Acid-base indicators are weak organic acids. Unlike most acids, however, the acid and base forms of indicators are different colors. Since the color of the indicator depends on the pH of the solution, indicators find wide use in applications that involve pH changes, such as titrations, pH testing, and science demonstrations.
The most important property of an indicator is its pH range, which is dependent on the indicator’s acid strength. An indicator’s pH range is the range of pH values over which the indicator changes colors from its acid form to its base form. It extends from the highest pH at which only the acid form is visible to the lowest pH at which only the base form is visible. The indicator is not sensitive to pH changes outside its range because the indicator does not change color over these pH values. For example, methyl red does not change color over the pH values 1 to 4 or 6 and above. The pH range is 4 to 6 (see Table 1).
Because a noticeable pH change occurs near the equivalence point of acid-base titrations, an indicator can be used to signal the end of a titration. When selecting an indicator for acid-base titrations, choose an indicator whose pH range falls within the pH change of the reaction. For example, in the titration of a strong acid with a strong base, the pH quickly changes from 3 to 11. The indicator phenolphthalein, whose range spans from pH 8 to 10, therefore makes a good choice for this type of titration.
If you don’t know the pH change around the equivalence point of your titration, consult a general chemistry textbook. Most textbooks contain the titration curves for simple titrations, such as weak acid-strong base or strong acid-weak base.

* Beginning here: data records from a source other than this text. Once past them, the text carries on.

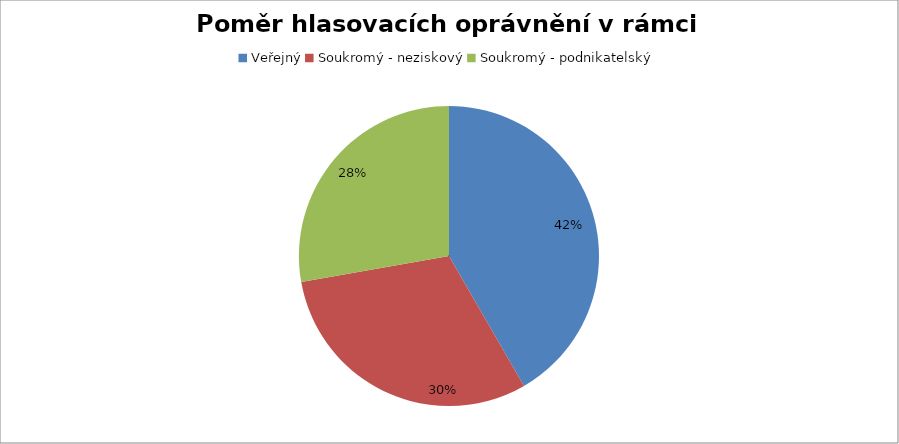
| Category | Series 0 |
|---|---|
| Veřejný | 0.417 |
| Soukromý - neziskový | 0.306 |
| Soukromý - podnikatelský | 0.278 |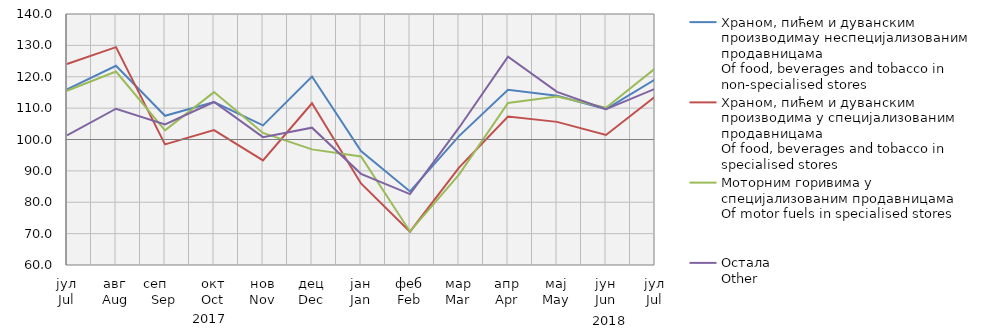
| Category | Храном, пићем и дуванским производимау неспецијализованим продавницама
Of food, beverages and tobacco in non-specialised stores
 | Храном, пићем и дуванским производима у специјализовaним продавницама
Of food, beverages and tobacco in specialised stores | Моторним горивима у специјализованим продавницама
Of motor fuels in specialised stores | Остала
Other |
|---|---|---|---|---|
| јул
Jul | 115.952 | 124.078 | 115.551 | 101.353 |
| авг
Aug | 123.494 | 129.435 | 121.673 | 109.807 |
| сеп     Sep | 107.568 | 98.457 | 102.908 | 104.789 |
| окт
Oct | 111.938 | 102.999 | 115.109 | 111.951 |
| нов
Nov | 104.514 | 93.335 | 102.083 | 100.762 |
| дец
Dec | 120.059 | 111.537 | 96.853 | 103.773 |
| јан
Jan | 96.298 | 85.996 | 94.588 | 89.066 |
| феб
Feb | 83.434 | 70.608 | 70.699 | 82.588 |
| мар
Mar | 101.078 | 91.052 | 88.818 | 103.76 |
| апр
Apr | 115.827 | 107.304 | 111.624 | 126.386 |
| мај
May | 113.922 | 105.62 | 113.677 | 115.161 |
| јун
Jun | 109.695 | 101.443 | 110.116 | 109.637 |
| јул
Jul | 119.106 | 113.628 | 122.61 | 116.148 |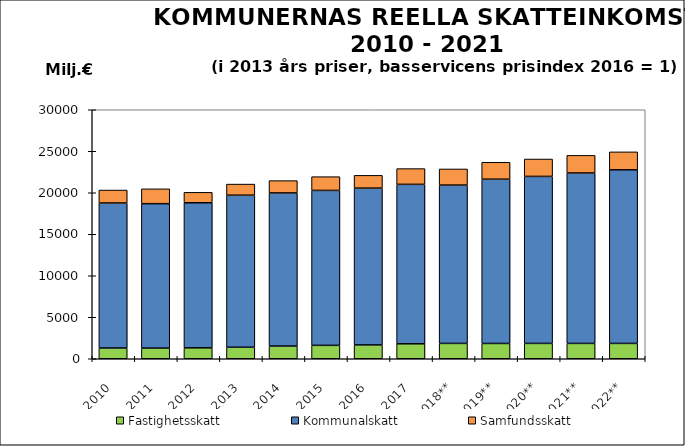
| Category | Fastighetsskatt | Kommunalskatt | Samfundsskatt |
|---|---|---|---|
| 2010 | 1296.352 | 17470.608 | 1559.108 |
| 2011 | 1285.841 | 17398.198 | 1789.548 |
| 2012 | 1317.524 | 17476.044 | 1257.689 |
| 2013 | 1389.588 | 18317.532 | 1337.058 |
| 2014 | 1532.817 | 18447.864 | 1481.581 |
| 2015 | 1616.418 | 18667.185 | 1654.236 |
| 2016 | 1669.703 | 18890.563 | 1537.872 |
| 2017 | 1802.836 | 19209.143 | 1898.989 |
| 2018** | 1850.957 | 19075.982 | 1941.988 |
| 2019** | 1844.019 | 19788.502 | 2042.3 |
| 2020** | 1851.186 | 20118.177 | 2096.052 |
| 2021** | 1850.091 | 20534.082 | 2119.896 |
| 2022** | 1848.866 | 20915.893 | 2161.751 |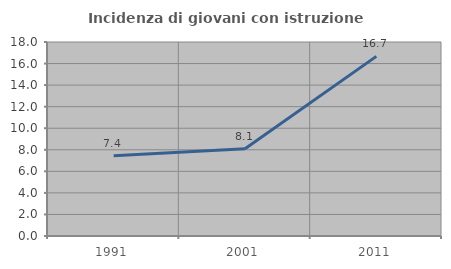
| Category | Incidenza di giovani con istruzione universitaria |
|---|---|
| 1991.0 | 7.443 |
| 2001.0 | 8.086 |
| 2011.0 | 16.667 |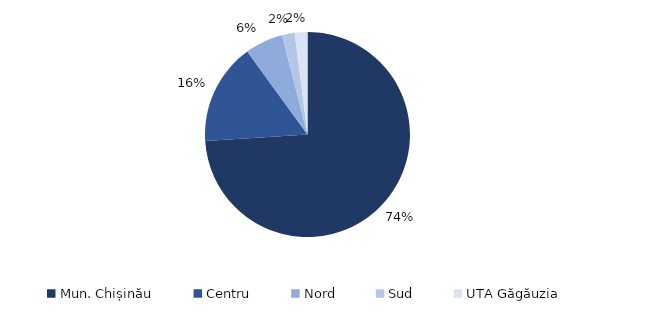
| Category | Series 0 |
|---|---|
| Mun. Chișinău | 0.74 |
| Centru | 0.16 |
| Nord | 0.06 |
| Sud | 0.02 |
| UTA Găgăuzia | 0.02 |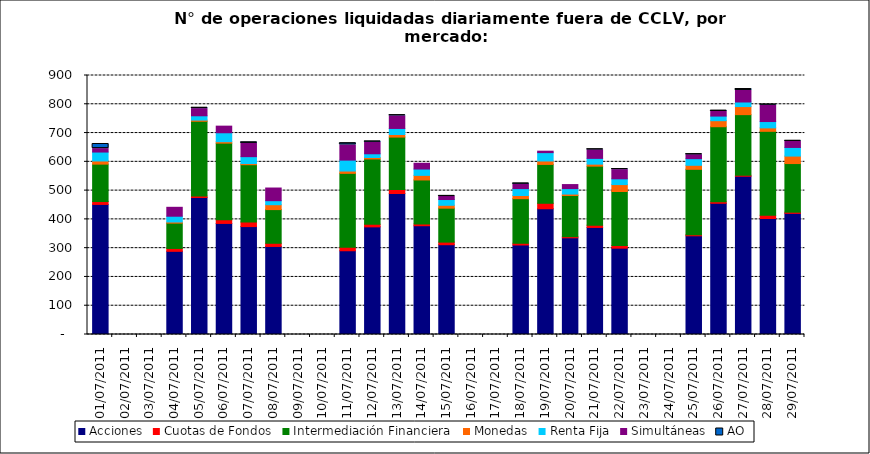
| Category | Acciones | Cuotas de Fondos | Intermediación Financiera | Monedas | Renta Fija | Simultáneas | AO |
|---|---|---|---|---|---|---|---|
| 01/07/2011 | 452 | 10 | 130 | 11 | 31 | 12 | 16 |
| 04/07/2011 | 289 | 10 | 88 | 4 | 20 | 31 | 0 |
| 05/07/2011 | 476 | 5 | 260 | 4 | 15 | 25 | 3 |
| 06/07/2011 | 386 | 13 | 266 | 5 | 31 | 23 | 0 |
| 07/07/2011 | 375 | 16 | 199 | 4 | 24 | 46 | 4 |
| 08/07/2011 | 306 | 11 | 117 | 17 | 14 | 44 | 0 |
| 11/07/2011 | 291 | 12 | 257 | 8 | 38 | 53 | 6 |
| 12/07/2011 | 374 | 9 | 227 | 5 | 13 | 40 | 3 |
| 13/07/2011 | 490 | 14 | 182 | 9 | 21 | 44 | 2 |
| 14/07/2011 | 378 | 6 | 153 | 16 | 22 | 20 | 0 |
| 15/07/2011 | 312 | 9 | 118 | 10 | 20 | 11 | 1 |
| 18/07/2011 | 311 | 6 | 155 | 11 | 24 | 15 | 3 |
| 19/07/2011 | 437 | 19 | 135 | 12 | 29 | 5 | 0 |
| 20/07/2011 | 336 | 4 | 143 | 5 | 19 | 14 | 0 |
| 21/07/2011 | 372 | 8 | 205 | 7 | 20 | 30 | 1 |
| 22/07/2011 | 300 | 9 | 188 | 24 | 20 | 32 | 2 |
| 25/07/2011 | 343 | 4 | 227 | 14 | 23 | 14 | 1 |
| 26/07/2011 | 456 | 5 | 261 | 21 | 16 | 16 | 3 |
| 27/07/2011 | 550 | 3 | 211 | 28 | 16 | 40 | 5 |
| 28/07/2011 | 403 | 11 | 292 | 12 | 22 | 57 | 2 |
| 29/07/2011 | 421 | 4 | 169 | 26 | 30 | 21 | 2 |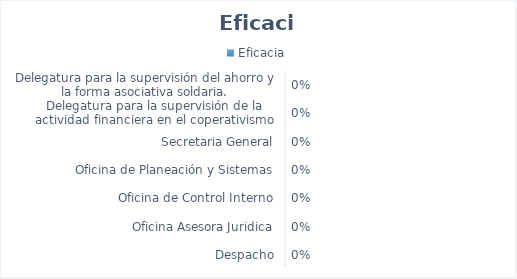
| Category | Eficacia |
|---|---|
| Despacho | 0 |
| Oficina Asesora Juridica | 0 |
| Oficina de Control Interno | 0 |
| Oficina de Planeación y Sistemas | 0 |
| Secretaria General | 0 |
| Delegatura para la supervisión de la actividad financiera en el coperativismo | 0 |
| Delegatura para la supervisión del ahorro y la forma asociativa soldaria. | 0 |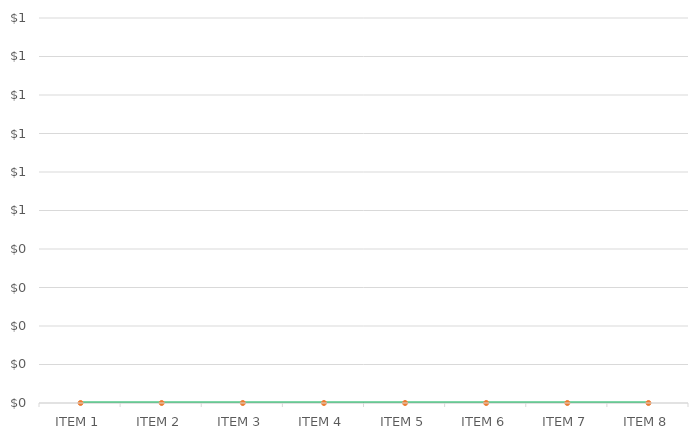
| Category | Series 1 |
|---|---|
| ITEM 1 | 0 |
| ITEM 2 | 0 |
| ITEM 3 | 0 |
| ITEM 4 | 0 |
| ITEM 5 | 0 |
| ITEM 6 | 0 |
| ITEM 7 | 0 |
| ITEM 8 | 0 |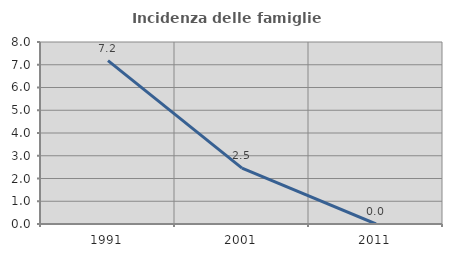
| Category | Incidenza delle famiglie numerose |
|---|---|
| 1991.0 | 7.179 |
| 2001.0 | 2.455 |
| 2011.0 | 0 |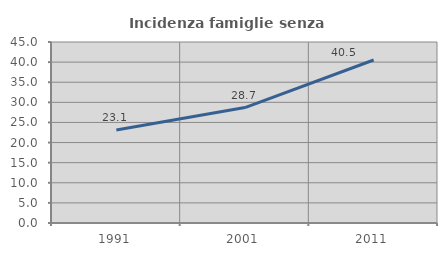
| Category | Incidenza famiglie senza nuclei |
|---|---|
| 1991.0 | 23.132 |
| 2001.0 | 28.691 |
| 2011.0 | 40.526 |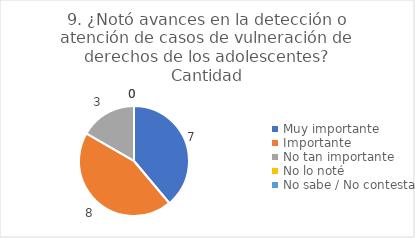
| Category | 9. ¿Notó avances en la detección o atención de casos de vulneración de derechos de los adolescentes? |
|---|---|
| Muy importante  | 0.389 |
| Importante  | 0.444 |
| No tan importante  | 0.167 |
| No lo noté  | 0 |
| No sabe / No contesta | 0 |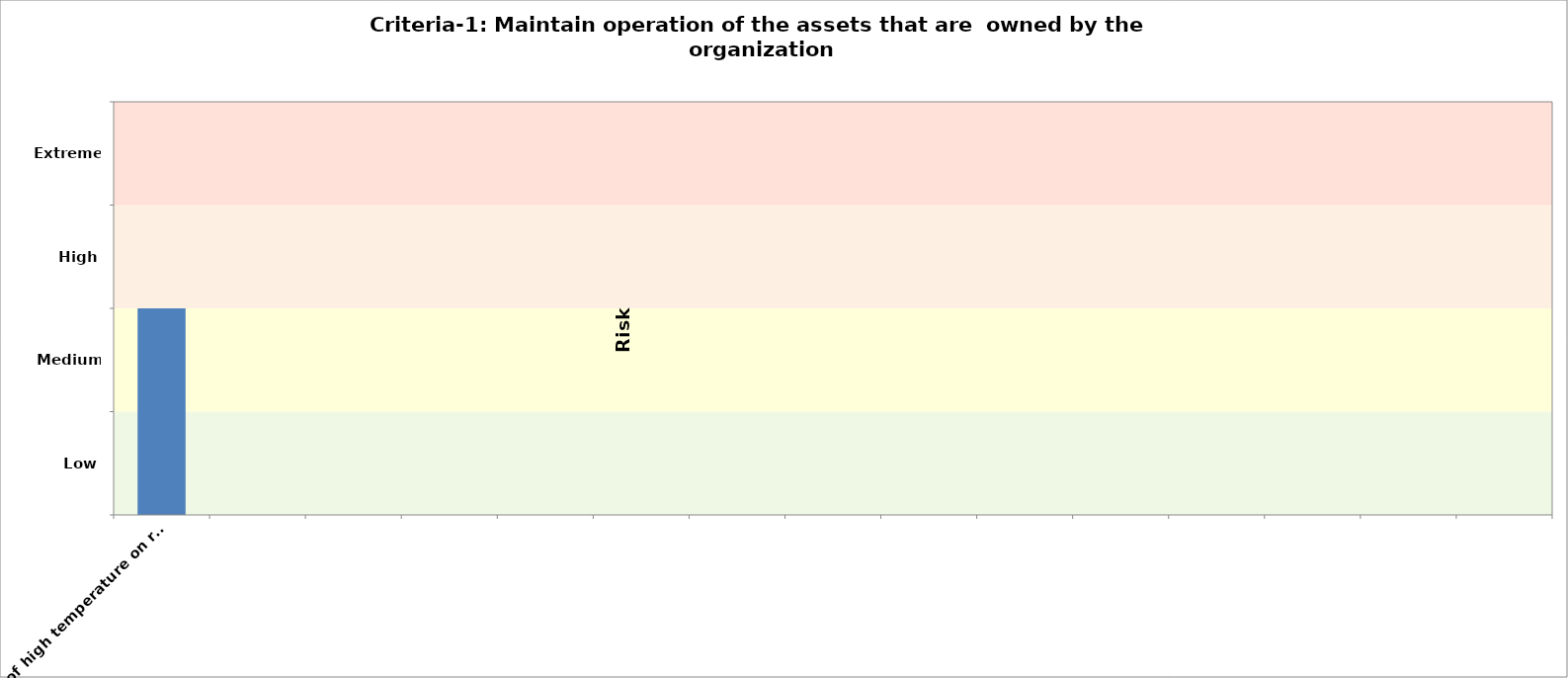
| Category | Criteria-2 (Community asset) | Criteria-1 2050 |
|---|---|---|
| e.g. effect of high temperature on road pavement  |  | 2 |

Litmus, extracted from lichen, is one of the oldest and simplest pH indicators. Students may already be familiar with it.
There are 3 types of litmus paper: neutral, red, and blue. Neutral litmus paper is purple; it turns red in the presence of an acid and blue in the presence of a base. Red litmus paper turns blue in the presence of a base. Blue litmus paper turns red in the presence of an acid. Litmus paper does not indicate the pH of a solution, only whether it’s an acid or base.
To determine pH, use pH paper, universal indicator solution, or a pH meter. pH meters can detect pH down to 0.01 of a pH unit. This type of precision is usually reserved for advanced science, college, or research coursework. Most general chemistry labs use pH paper or universal indicator solution instead of meters.
pH paper contains several indicators and combines their pH ranges to offer an extended range of pH sensitivity. These papers display a unique color for each pH unit and come with their own color chart.
Universal indicator solutions work similarly and can be the most cost-effective option because only 1 drop is usually required. Bogen universal indicator solution, which contains the indicators methyl red, phenolphthalein, and bromthymol blue, measures pH over the range 4 to 10. Another popular universal indicator solution is also natural, red cabbage juice.
For a fun activity, measure the pH of common household liquids with a pH indicator of your choice. The results may surprise you (see Table 2)!
|1||hydrochloric acid, 0.1M|
|4.5||water, acid rain|
|8.5||egg white product (liquid)|
|12||sodium hydroxide, 0.1M|
Imagine your students’ surprise when words suddenly appear on a seemingly blank piece of paper sprayed with “water”! What your students don’t know is that the paper was pre-treated with an indicator solution and activated by the pH of the “water” (an acidic or basic solution). The rapid color change of indicators is the “magic” behind many classic “disappearing” ink chemistry demos. To see indicators in action, try this fun activity:
- Using a paint brush, write a secret message on a piece of paper using 1% phenolphthalein in 95% alcohol.
- Let the paper dry.
- In a 250-mL beaker, dissolve 1 g of sodium hydroxide in 50 mL deionized or distilled water. Stir until dissolved.
- Fill the beaker to 100 mL with 95% ethanol and stir.
- Pour the sodium hydroxide solution into a spray bottle.
- Ensure that your audience is ready, then spray the sodium hydroxide solution on the paper to reveal your secret message—in bright pink letters!
- BONUS: Over time, the letters will fade as carbon dioxide in the air dissolves in the wet paper to form carbonic acid. The acid neutralizes the sodium hydroxide solution in the paper; the letters “magically” disappear!